I have been thinking a lot recently about fear. Fear comes in different forms and can keep us from doing things that may be outside of our comfort zone because we don’t know what is on the other side or what could potentially happen if we try something. This past week I let some fears get the best of me in terms of being afraid of people and places and the potential of having bad dreams which led me to very restless nights of little sleep.
However there are other fears that I jumped over and took a leap of faith hoping that the outcome would be better than sitting with the fear. I talked to people at work more and felt more confident with my abilities. When other people came to me with questions, it was hard for me to answer them at first because I was afraid of what they might think. But, I have learned that being confident in myself and what I know is a big thing so I just kept reminding myself that I know what I am doing and talking about and could answer questions with confidence instead of cowering in unrealistic fears.
Since I was little, I have been terrified of heights. One of my cousins has this joke that it took me forever before I could even climb a flight of stairs without being scared. I have done things to try to prove to myself and other people that I am not afraid of heights like going on rollercoasters and Ferris wheels and climbing to the top of very high buildings in order to look over the edge at a beautiful landscape. Last week one of my co workers invited me to go out rock climbing with her and her husband. My first reaction was great, that sounds like fun to go out and do something new! That is part of my adventures in traveling. Then I stopped and realized what I had said/agreed to do. I must say that I am a lot better and more comfortable taking pictures of mountains and big rocks that I am climbing them. So yesterday I went out and climbed a VERY large rock, scaling the side of it hoping my hands and feet would find the next hole and hold me up.

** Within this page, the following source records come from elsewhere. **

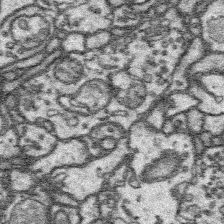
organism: Platynereis dumerilii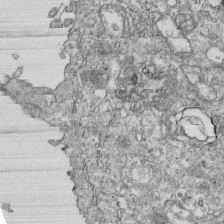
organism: Human
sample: HeLa cell HIV synapse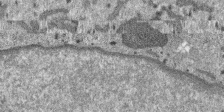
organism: Human
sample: Lung epithelial cells infected with SARS-CoV-2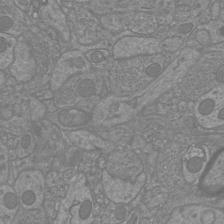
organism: Mouse
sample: Cortical neurons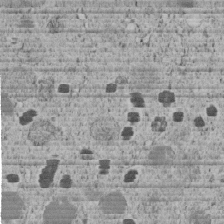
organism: C. elegans
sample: C. elegans embryo early stage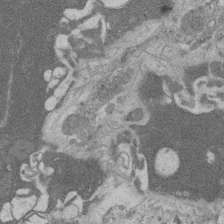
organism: Rat
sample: Salivary granule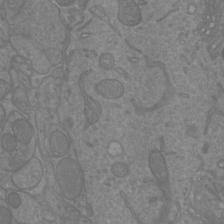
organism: Mouse
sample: Cortical neurons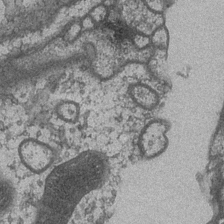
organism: Drosophila
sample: Optic medulla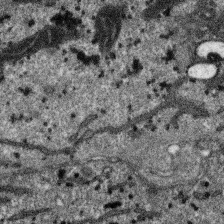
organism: Human
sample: Lung epithelial cells infected with SARS-CoV-2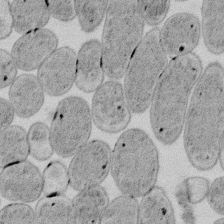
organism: E. coli
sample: Bacterial nucleoid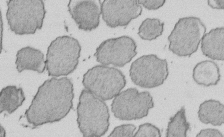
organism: E. coli
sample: Bacterial nucleoid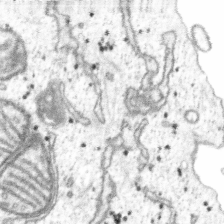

One of the first things I had to do while going up the big rock was to learn to trust the rope that I was attached to. I had to learn that the rope was strong and that even if I did slip or start to fall, the rope would catch me basically. Have B at the bottom manning the rope also helped because I knew he was strong enough to help keep me steady and he wouldn’t let me fall. My first time trying to go up, I was so scared about what I was doing and how far off the ground I was that I really didn’t make it very far until my arms just couldn’t hold me up any longer. The second time though, I made it more than half way up and was quite a bit faster because I was more confident in myself and my ability to grab places on the rocks and pull myself up but I was also more confident in the rope and other gadgets I was attached to in order to keep me up there and safe.
I am quite proud of myself for overcoming my fear of heights and going out and doing something fun and adventurous! I won’t say that I wasn’t terrified at times, but it was so worth it and I would definitely do it again sometime. So…what fears are you going to stand up to this week?
This is awesome Jess, what a way to face your fear! Lot braver than I would be!!!